An exact copy of the data is needed, but without any of its images.

(Items listed in a dataset)
━━━━━━━━━━━━━━━━━━━━

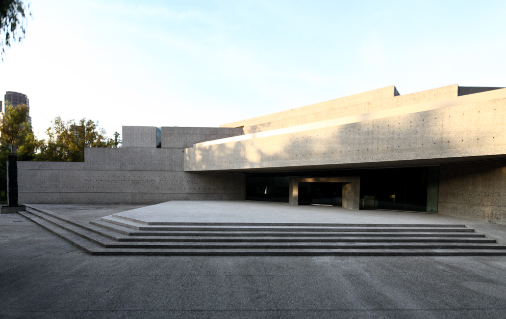 El Museo Tamayo es uno de los museos de arte contemporáneo más destacados de Latinoamérica.
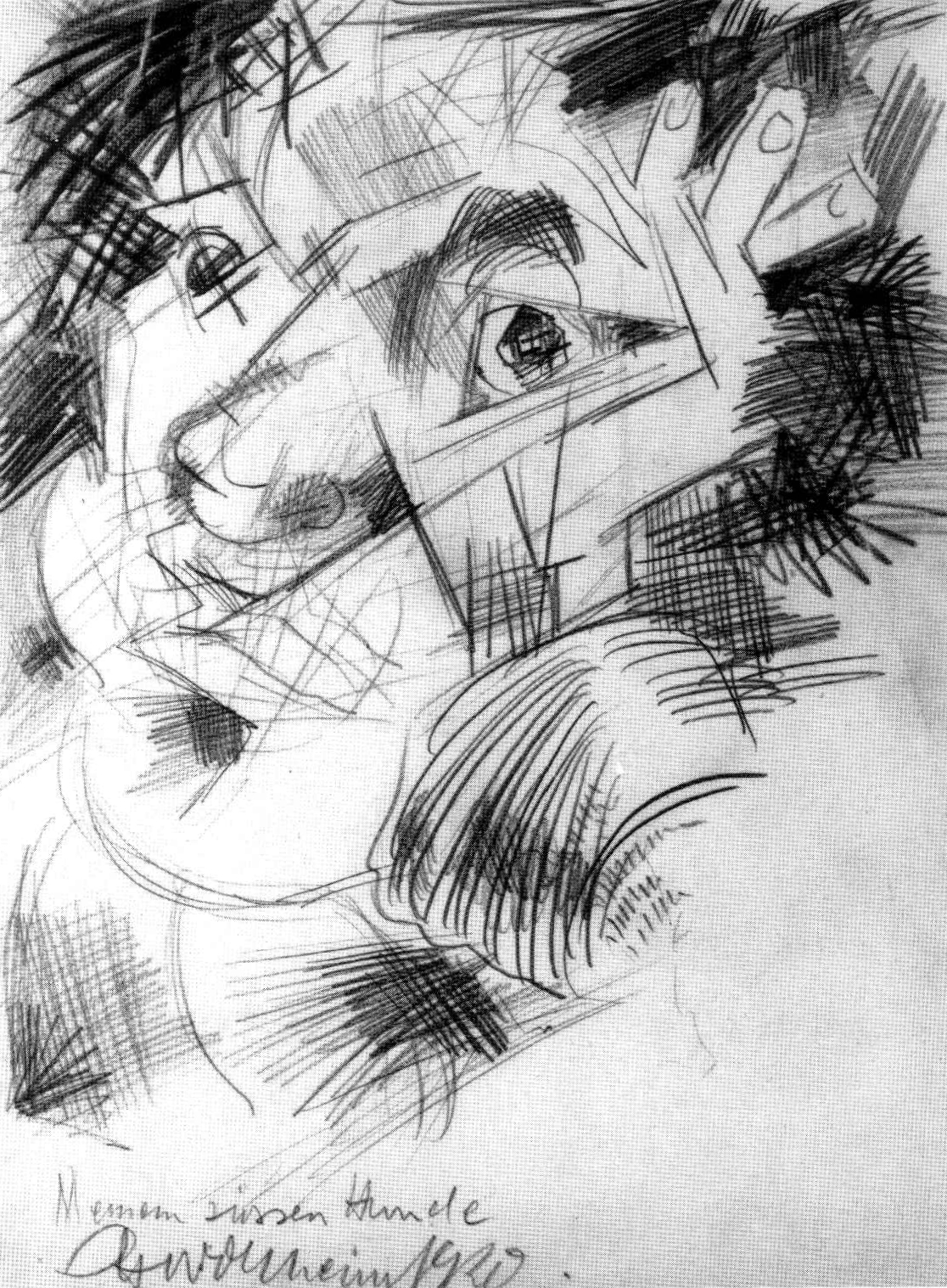 Gert H. Wollheim - Porträt von J. B. H. Hundt
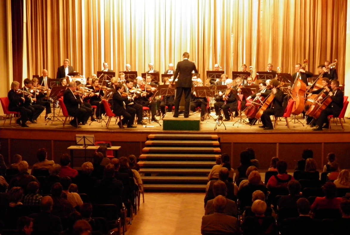 Kulturhaus Plessa, Platz des Friedens 1, 04928 Plessa.
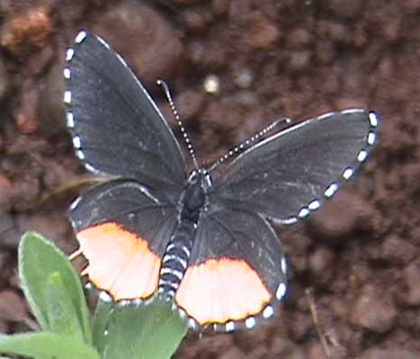 Talicada nyseus (Guerin, 1843)
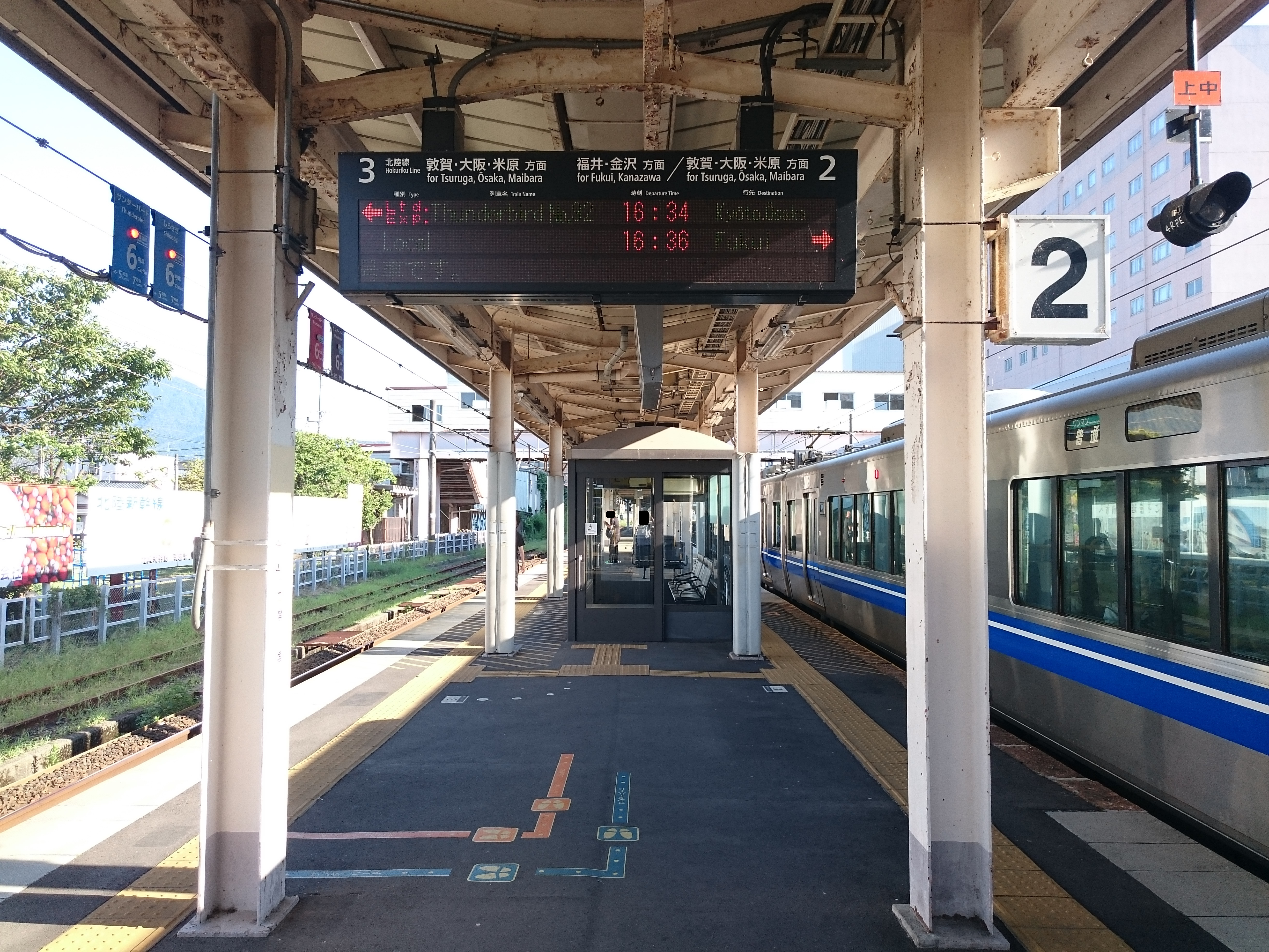 武生駅の2・3番のりば Sony Xperia Z3

━━━━━━━━━━━━━━━━━━━━

* _YOUR SOLUTION_:
 El Museo Tamayo es uno de los museos de arte contemporáneo más destacados de Latinoamérica.
 Gert H. Wollheim - Porträt von J. B. H. Hundt
 Kulturhaus Plessa, Platz des Friedens 1, 04928 Plessa.
 Talicada nyseus (Guerin, 1843)
 武生駅の2・3番のりば Sony Xperia Z3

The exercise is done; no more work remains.